I want to host a web site, the back end will be a PostgreSQL database server. I would like to have multiple web servers, in different data centers for redundancy. I would then round robin DNS each web server to distribute the load.

To do this, should I also have multiple databases and use some sort of replication? Or would it be better to have one database and have each web server point to it over the internet?

Update 1

The idea was brought up that multiple web servers should have multiple DB servers, to eliminate single point of failure. I would really like to have a duplicate set up at each data center. I would have a web server, and a DB server at each data center. I was not sure if this was possible, so I stayed open to the idea of having only one DB server, or have all DBs at one location. But ideally, each data center would have its own.

Anthony D
  • 145
  • 1
  • 8
  • 1
    Well, if you really have the need for redundancy then you would want multiple database servers as well. Otherwise, the single database is another single point-of-failure. – Charles Hooper Oct 07 '09 at 14:15

2 Answers2

3

I have recently tried to figure that out as well for a similiar project. What I did find is that it is not that easy. There are several open-source and commercial alternatives when it comes to replication. However, most of them doesn't support multiple master-master solutions, and quite a lot of them are hard to maintain and setup.

You have some alternatives to go forward, depending on how your web-application is setup and how much redundancy you need. The easiest one is probably doing a warm standby (that functionality is already included in version 8.3), but in a event of a crash, you will have a downtime.

Other replication solutions that I have looked at include:

Out of those, I found Bucardo the most interesting since it supports master-master (not multi though), and seems to be quite easy to setup.

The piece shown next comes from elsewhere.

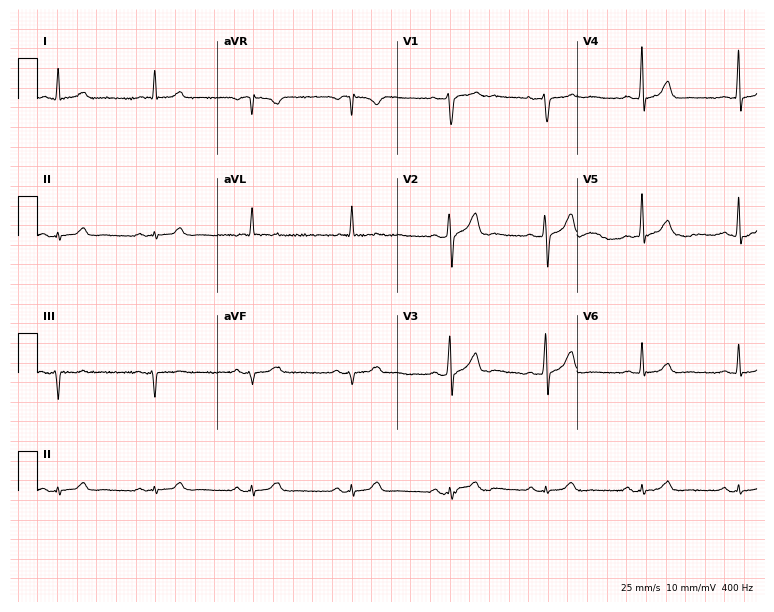
Electrocardiogram, a male, 56 years old. Of the six screened findings (first-degree AV block, right bundle branch block, left bundle branch block, sinus bradycardia, atrial fibrillation, sinus tachycardia), none is recorded.

Slony is a bit hard to setup and also requires a lot of maintanance when updating tables (DDL changes are not replicated), and is also only a master-slave, which means that you can only write to one database.

PgCluster doesn't seem to be maintained and doesn't really give a serious impression with the documentation and website (the website haven't been updated since 2005).

Jimmy Stenke
  • 196
  • 3
1

Doing global round robin via DNS can cause your connections to be non-persistant. If your code isn't node aware, you should expect writes on any of the replicated databases.

You can do a multi-master replication setup with a couple of solutions. I've used PgCluster before with good success. There's also an interesting looking project over at Postgres-R.

Keep in mind consistency is your enemy here. If you write to one node, then read from another, your request may beat your commit to the other database.

If the bulk of your queries are reads, you could set up a normal replication scheme, and then have your code do writes to a central master database. It's more work, but it makes the consistency issue easier to deal with. You could use something like Slony to do 'normal' replication.

Edit: I agree with the comments about PgCluster being hard to set up and having bad docs! I didn't link to them as their site is down as I write this.

kordless
  • 155
  • 4